Re: [PATCH V4 1/1] KVM: TDX: Add sub-ioctl KVM_TDX_TERMINATE_VM
From: Vishal Annapurve
Date: Sun Jun 15 2025 - 23:40:44 EST
On Wed, Jun 11, 2025 at 2:52 AM Adrian Hunter <adrian.hunter@xxxxxxxxx> wrote:
>
> From: Sean Christopherson <seanjc@xxxxxxxxxx>
>
> Add sub-ioctl KVM_TDX_TERMINATE_VM to release the HKID prior to shutdown,
> which enables more efficient reclaim of private memory.
>
> Private memory is removed from MMU/TDP when guest_memfds are closed. If
> the HKID has not been released, the TDX VM is still in RUNNABLE state,
> so pages must be removed using "Dynamic Page Removal" procedure (refer
> TDX Module Base spec) which involves a number of steps:
> Block further address translation
> Exit each VCPU
> Clear Secure EPT entry
> Flush/write-back/invalidate relevant caches
>
> However, when the HKID is released, the TDX VM moves to TD_TEARDOWN state
> where all TDX VM pages are effectively unmapped, so pages can be reclaimed
> directly.
>
> Reclaiming TD Pages in TD_TEARDOWN State was seen to decrease the total
> reclaim time. For example:
>
> VCPUs Size (GB) Before (secs) After (secs)
> 4 18 72 24
> 32 107 517 134
> 64 400 5539 467
>
> Link: https://lore.kernel.org/r/Z-V0qyTn2bXdrPF7@xxxxxxxxxx
> Link: https://lore.kernel.org/r/aAL4dT1pWG5dDDeo@xxxxxxxxxx
> Signed-off-by: Sean Christopherson <seanjc@xxxxxxxxxx>
> Co-developed-by: Adrian Hunter <adrian.hunter@xxxxxxxxx>
> Signed-off-by: Adrian Hunter <adrian.hunter@xxxxxxxxx>
> ---
>
>
> Changes in V4:
>
> Drop TDX_FLUSHVP_NOT_DONE change. It will be done separately.

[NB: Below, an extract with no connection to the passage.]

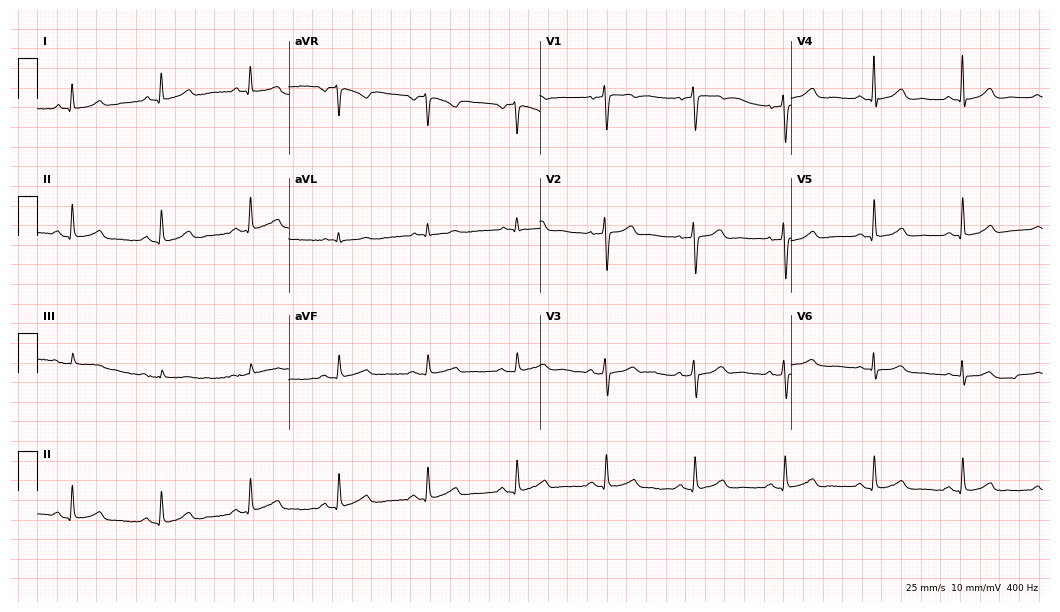
Electrocardiogram, a female patient, 44 years old. Overall reading on record: normal ECG.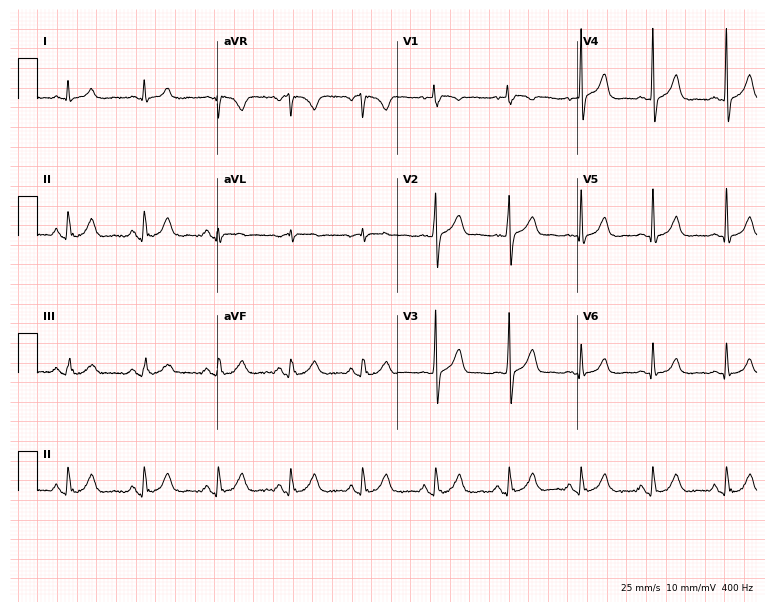
ECG — a 54-year-old man. Labelled as a normal ECG.

> Use KVM_BUG_ON() instead of WARN_ON().
> Correct kvm_trylock_all_vcpus() return value.
>
> Changes in V3:
>
> Remove KVM_BUG_ON() from tdx_mmu_release_hkid() because it would
> trigger on the error path from __tdx_td_init()
>
> Put cpus_read_lock() handling back into tdx_mmu_release_hkid()
>
> Handle KVM_TDX_TERMINATE_VM in the switch statement, i.e. let
> tdx_vm_ioctl() deal with kvm->lock
> ....
>
> +static int tdx_terminate_vm(struct kvm *kvm)
> +{
> + if (kvm_trylock_all_vcpus(kvm))
> + return -EBUSY;
> +
> + kvm_vm_dead(kvm);
With this no more VM ioctls can be issued on this instance. How would
userspace VMM clean up the memslots? Is the expectation that
guest_memfd and VM fds are closed to actually reclaim the memory?
Ability to clean up memslots from userspace without closing
VM/guest_memfd handles is useful to keep reusing the same guest_memfds
for the next boot iteration of the VM in case of reboot.
> +
> + kvm_unlock_all_vcpus(kvm);
> +
> + tdx_mmu_release_hkid(kvm);
> +
> + return 0;
> +}
> +